Kunming, in Yunnan Province, is 1,300 miles southwest of Beijing and about 2,333 driving miles southeast of Xinjiang’s capital, Urumqi. Because of the distances involved, and sketchy details provided by authorities and state media, some analysts today urged caution in immediately concluding that Uighur militants were responsible.

Nevertheless, Saturday’s attack was likely to trigger a heavy handed response by Chinese authorities in Xinjiang, a region already under tight police control and restricted media access. Just last week, Beijing authorities arrested a leading Uighur scholar Ilham Tohti, charging him with promoting “separatism.” Tohti’s and his supporters dispute the charges, saying he is being silenced for his outspoken criticism of China’s human rights record in Xinjiang.

On Chinese social media today, most commentators expressed sympathy with the victims and urged government action against the terrorists.

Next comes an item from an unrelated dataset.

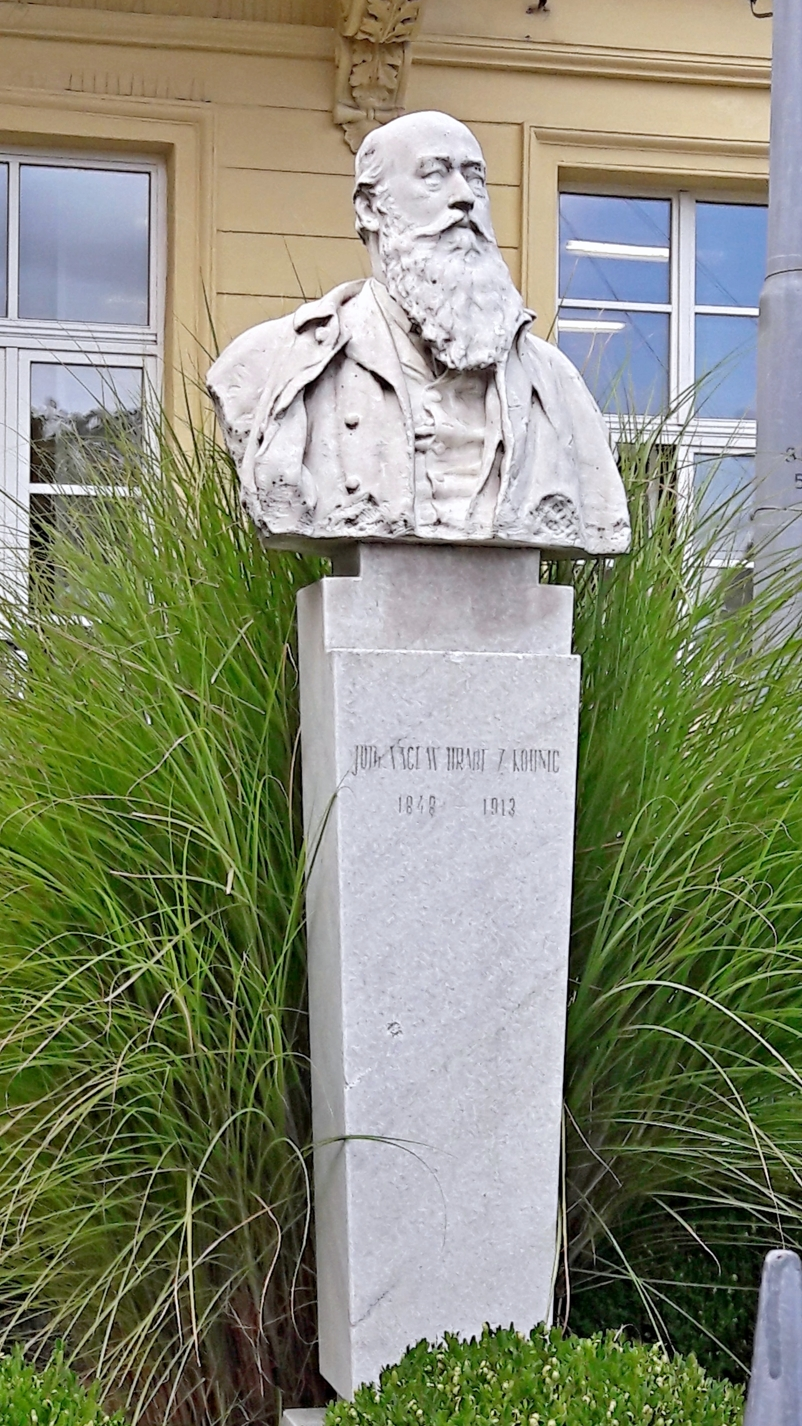 Brno, přestavba nádraží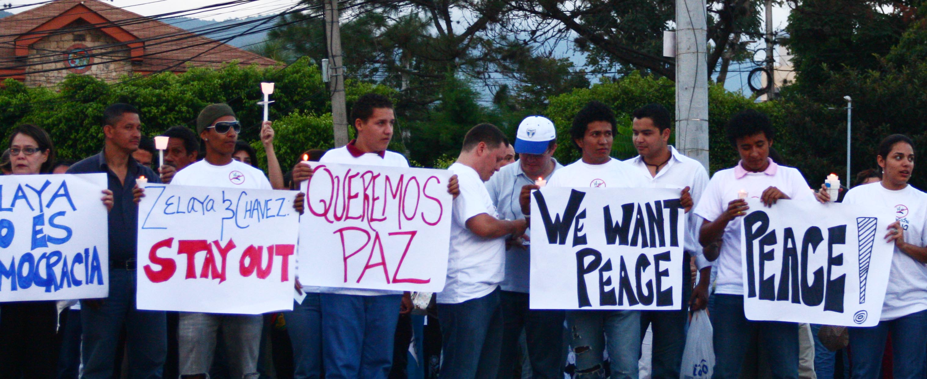 "Zelaya and Chavez STAY OUT", "We want peace", "We want peace", "peace!". Original: Manifestación pacífica, miércoles 1 de Julio, Casa de las Naciones Unidas, Tegucigalpa.

“Some of these (victims) are poor people who do odd jobs and are possibly the breadwinners of their families,” wrote Anliuyi of Kunming. “They have children and parents, and just because they ran into this gang, they are dead and their families are broken.”

A man named Yang Haifei, who was wounded in the chest and back, told Xinhua he had been trying to buy a train ticket when the assailants carried out their attack. “I saw a person come straight at me with a long knife and I ran away with everyone,” he said. Others, he said, “simply fell on the ground.”